Data entries:
------------------------

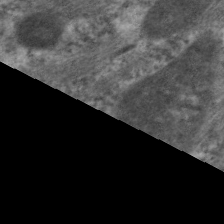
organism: C. elegans
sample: Pharynx
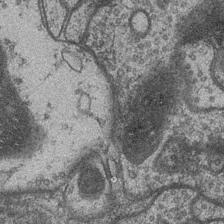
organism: Drosophila
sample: Optic medulla
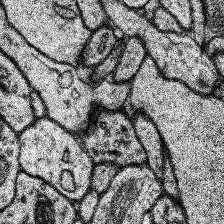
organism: Human
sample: Temporal Lobe
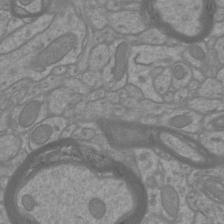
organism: Mouse
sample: Cortical neurons
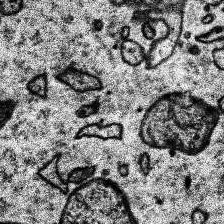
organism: Human
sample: Temporal Lobe
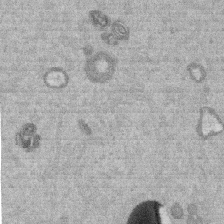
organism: Mouse
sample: Dividing mouse embryo 1 cell stage
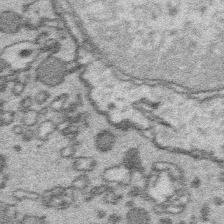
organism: Platynereis dumerilii
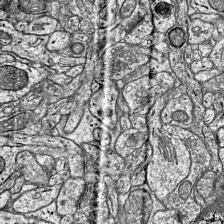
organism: Mouse
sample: Visual Cortex
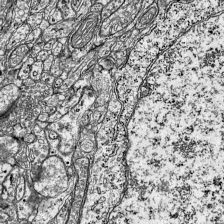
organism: Mouse
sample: Visual Cortex
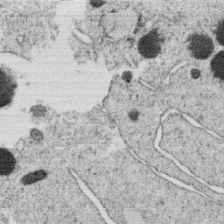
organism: C. elegans
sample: C. elegans oocyte; sperm cells
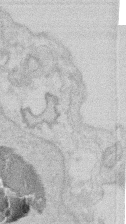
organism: Mouse
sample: T cell stromal cell synapse
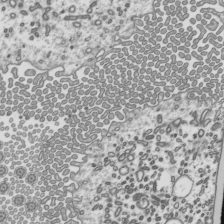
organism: Mouse
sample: Mouse epididymis efferent ductule cilia
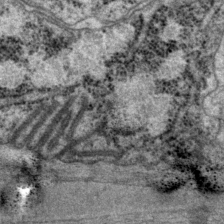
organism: P. pacificus
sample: Pharynx
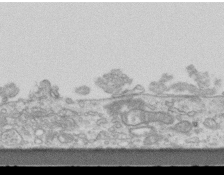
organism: Mouse
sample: Centriole in ependymal cells
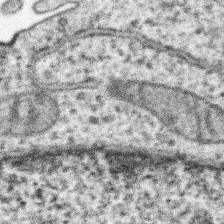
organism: Human
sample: HeLa cells
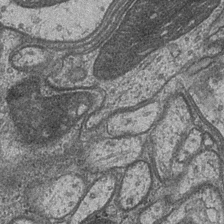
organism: Drosophila
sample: Optic medulla
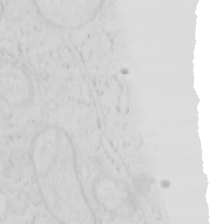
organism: Human
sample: SUM-159 cell
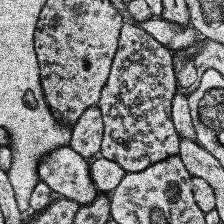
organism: Human
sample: Temporal Lobe
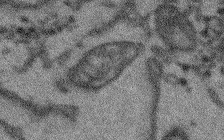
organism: Arabidopsis thaliana
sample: Root tip
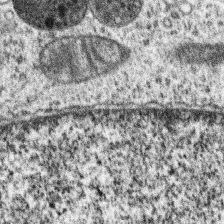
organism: Human
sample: HeLa cells
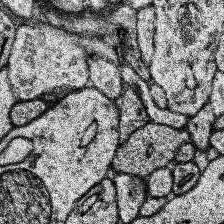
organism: Human
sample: Temporal Lobe
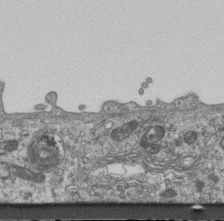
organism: Mouse
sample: Centriole in ependymal cells
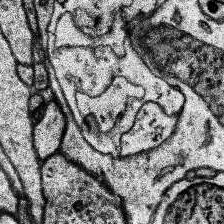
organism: Human
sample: Temporal Lobe
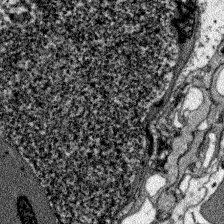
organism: Zebrafish
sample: Larval olfactory bulb
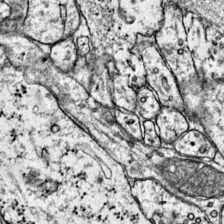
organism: Mouse
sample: Primary visual cortex
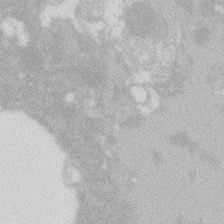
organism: Zebrafish
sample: Macrophage
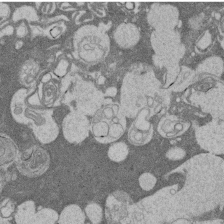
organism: Rat
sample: Salivary granule
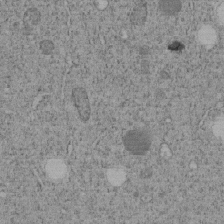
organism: C. elegans
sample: C. elegans embryo early stage
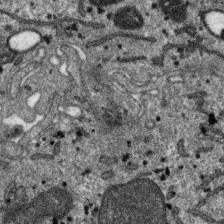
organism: Human
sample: Lung epithelial cells infected with SARS-CoV-2
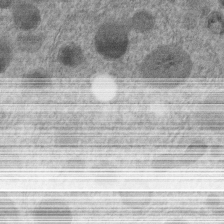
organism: C. elegans
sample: C. elegans embryo early stage
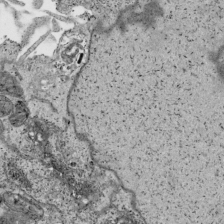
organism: Human
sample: Mitochondria in HCT116 cells
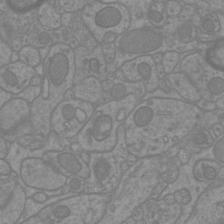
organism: Mouse
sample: Cortical neurons
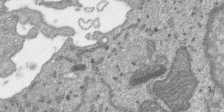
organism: Human
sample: Lung epithelial cells infected with SARS-CoV-2

------------------------

Output the entries above verbatim, with no picture included.

organism: C. elegans
sample: Pharynx
organism: Drosophila
sample: Optic medulla
organism: Human
sample: Temporal Lobe
organism: Mouse
sample: Cortical neurons
organism: Human
sample: Temporal Lobe
organism: Mouse
sample: Dividing mouse embryo 1 cell stage
organism: Platynereis dumerilii
organism: Mouse
sample: Visual Cortex
organism: Mouse
sample: Visual Cortex
organism: C. elegans
sample: C. elegans oocyte; sperm cells
organism: Mouse
sample: T cell stromal cell synapse
organism: Mouse
sample: Mouse epididymis efferent ductule cilia
organism: P. pacificus
sample: Pharynx
organism: Mouse
sample: Centriole in ependymal cells
organism: Human
sample: HeLa cells
organism: Drosophila
sample: Optic medulla
organism: Human
sample: SUM-159 cell
organism: Human
sample: Temporal Lobe
organism: Arabidopsis thaliana
sample: Root tip
organism: Human
sample: HeLa cells
organism: Human
sample: Temporal Lobe
organism: Mouse
sample: Centriole in ependymal cells
organism: Human
sample: Temporal Lobe
organism: Zebrafish
sample: Larval olfactory bulb
organism: Mouse
sample: Primary visual cortex
organism: Zebrafish
sample: Macrophage
organism: Rat
sample: Salivary granule
organism: C. elegans
sample: C. elegans embryo early stage
organism: Human
sample: Lung epithelial cells infected with SARS-CoV-2
organism: C. elegans
sample: C. elegans embryo early stage
organism: Human
sample: Mitochondria in HCT116 cells
organism: Mouse
sample: Cortical neurons
organism: Human
sample: Lung epithelial cells infected with SARS-CoV-2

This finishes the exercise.